Bitcoin Core for example stores raw block data in files of size ~128MB and then uses leveldb to store an index only.

Running geth with --gcmode archive most definately will render the chaindata directory unmanageable (think of backups, rsync, ...). Each process that openes the directory to read the directory structure will take ages.

c0deright commented 2 years ago
echo 3 > /proc/sys/vm/drop_caches
time ls -l /data/geth/geth/chaindata >/dev/null

real    0m2.248s
user    0m0.229s
sys     0m0.622s

over 2.2 seconds to generate the directory listing for a little over 70.000 files on an AWS EBS volume (SSD backed).

karalabe commented 2 years ago

We're aware of this issue.

Using files larger than 2MB blows up disk IO as compaction becomes exponentially heavier. Would have been nice to split the files across multiple folders in leveldb, but it does not support that and I'm not confident enough about starting to implement a new storage engine, especially as the upstream project doesn't really accept contributions any more.

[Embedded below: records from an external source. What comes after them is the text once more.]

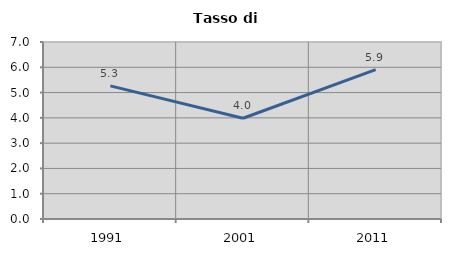
| Category | Tasso di disoccupazione   |
|---|---|
| 1991.0 | 5.263 |
| 2001.0 | 3.986 |
| 2011.0 | 5.907 |
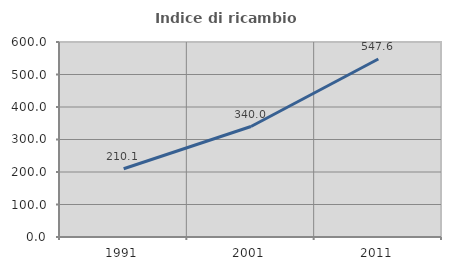
| Category | Indice di ricambio occupazionale  |
|---|---|
| 1991.0 | 210.135 |
| 2001.0 | 340 |
| 2011.0 | 547.573 |

We're currently in progress of experimenting with Pebble, aiming to switch over to that fully eventually. I'm unsure if that supports nested dbs, but it might make more sense to try and get it into that. Raising the level sizes still causes insane writes in Pebble too.

g2px1 commented 1 year ago

We're aware of this issue.

Using files larger than 2MB blows up disk IO as compaction becomes exponentially heavier. Would have been nice to split the files across multiple folders in leveldb, but it does not support that and I'm not confident enough about starting to implement a new storage engine, especially as the upstream project doesn't really accept contributions any more.

We're currently in progress of experimenting with Pebble, aiming to switch over to that fully eventually. I'm unsure if that supports nested dbs, but it might make more sense to try and get it into that. Raising the level sizes still causes insane writes in Pebble too.

And the real updates from DBs which are leveldb-based - in rocksDB only. At least they've added column families...